Exercise instructions —
Search the listing below for the word "Category" and return each line that contains it.

Stored data —
:::

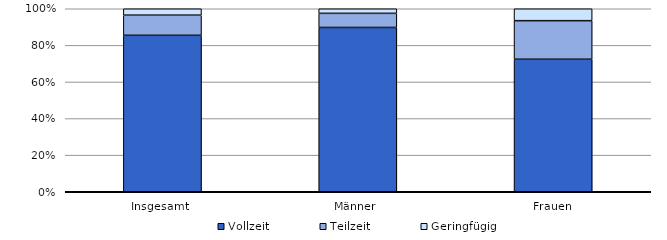
| Category | Vollzeit | Teilzeit | Geringfügig |
|---|---|---|---|
| Insgesamt  | 85.495 | 11.008 | 3.496 |
| Männer  | 89.789 | 7.706 | 2.506 |
| Frauen | 72.416 | 21.07 | 6.514 |
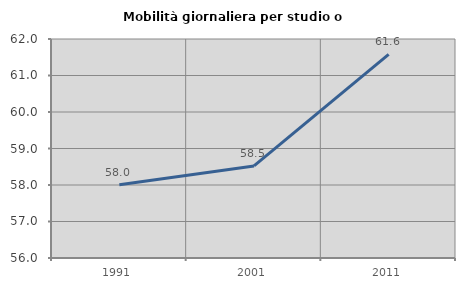
| Category | Mobilità giornaliera per studio o lavoro |
|---|---|
| 1991.0 | 58.009 |
| 2001.0 | 58.522 |
| 2011.0 | 61.578 |

:::

Your solution —
| Category | Vollzeit | Teilzeit | Geringfügig |
| Category | Mobilità giornaliera per studio o lavoro |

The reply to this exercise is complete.